Hi Terry: I have not had direct experience with this, but am familiar with a few cases in my groups that have experienced very challenging situations, and its upon those that these precautions are based. It is not prescriptive, nor binding, and is solely intended to help a person ensure they limit potential risk.
I’m very sorry to hear of your own direct experience. In my case, I’ve only heard of this in quite rare situations — but as with anything, rare in no way means unheard of. Regardless, one must be both constantly vigilant and as prepared as possible.
Strength to you. Timothy Hudson
Dealing with similar situation. Does your husband remember the “episodes & the conversation during the episode?”
After the fact?
Is there anyway I can email or print this article? I would like to share with others.
Hi Sandra — You are welcome to share any and all of these articles for the purpose of educating or helping anyone with LBD — but I appreciate you keeping the source clear, so they are not misattributed (and in case anyone has questions, I will answer them personally, as I am here).
> Strength to you! Timothy Hudson
My husband just had a psychotic break and it was very scary and unexpected.
He was diagnosed with LBD with Parkinson’s disease 2 years ago. However, he has had it for several years, I’m sure.
He was stable and unimpressive at Christmas, and two weeks later he couldn’t sleep, had poor appetite, poor cognitive skills, and was hallucinating with delusions 24/7. He got out of house to chase his demons five times, and was barefoot in the snow on one occasion. Agitated and restless. Falling frequently.
Neurologist wanted to put him in Geriatric Psych but no beds available. Said take him home and try to muddle thru until they can get him bed.
Next day he fell and hurt his leg.

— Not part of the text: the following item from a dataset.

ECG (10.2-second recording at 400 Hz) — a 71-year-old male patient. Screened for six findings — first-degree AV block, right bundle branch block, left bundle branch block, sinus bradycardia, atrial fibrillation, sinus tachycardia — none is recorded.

I was concerned it might be broken (hurt to put weight on it), and with friends and lots of help, took him to ER. He was admitted, and finally got some help.
After five days he was transferred to care facility. Now he has no hallucinations, or delusions, is walking with a walker, eating and sleeping, and you might wonder why he is there.

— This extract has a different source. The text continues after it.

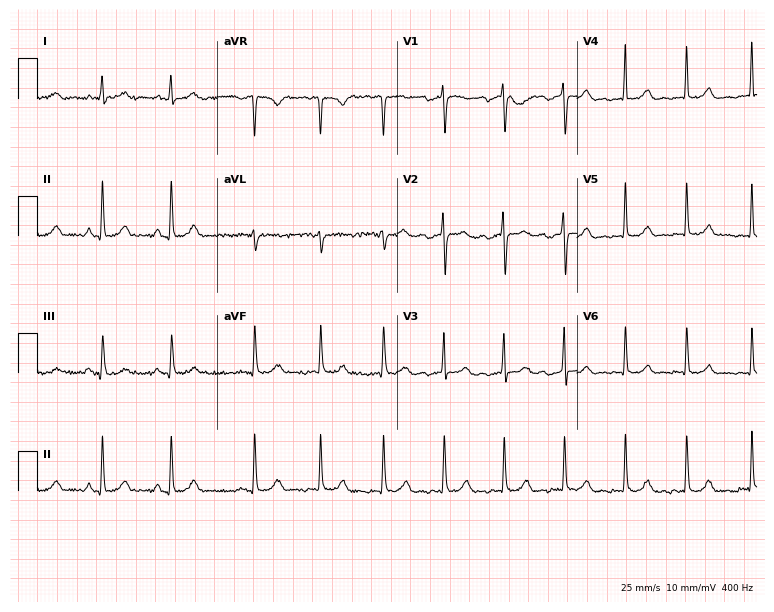
Resting 12-lead electrocardiogram (7.3-second recording at 400 Hz). Patient: a 20-year-old woman. None of these six findings is recorded: first-degree AV block, right bundle branch block, left bundle branch block, sinus bradycardia, atrial fibrillation, sinus tachycardia. Only these six findings were labelled.

But I am so relieved for my safety and his. What a dramatic flip of symptoms!
Very sorry for the unexpected psychotic episode, Connie. Sounds to me like you did absolutely everything right on a very difficult situation. Very happy he was admitted and has made such a dramatic improvement. You need a rest to recover, yourself. I hope you can get one now, on this relative period of calm.
And here’s hoping that despite the wild fluctuations many people, including your husband, experience with LBD, that this is not repeated.
Strength to you! Timothy Hudson
What do you do with people you suspect have LBD- many of the symptoms- but are in total denial and won’t see a doctor to get a diagnosis? That describes my mother.
It’s hard to know what to do. I’d try enlisting her doctor, or a family friend you can trust, so that it could appear to be someone else’s idea. If you provide the symptoms (and potentially any video you can get of symptoms, in case they’re sporadic, as is typical), I think many regular doctors would try to get her to go see a specialist. Sometimes it needs to be phrased as something that’s less upsetting than saying a dementia test. Could be a balance test, or reaction speed test. Hard to know, but testing is so important!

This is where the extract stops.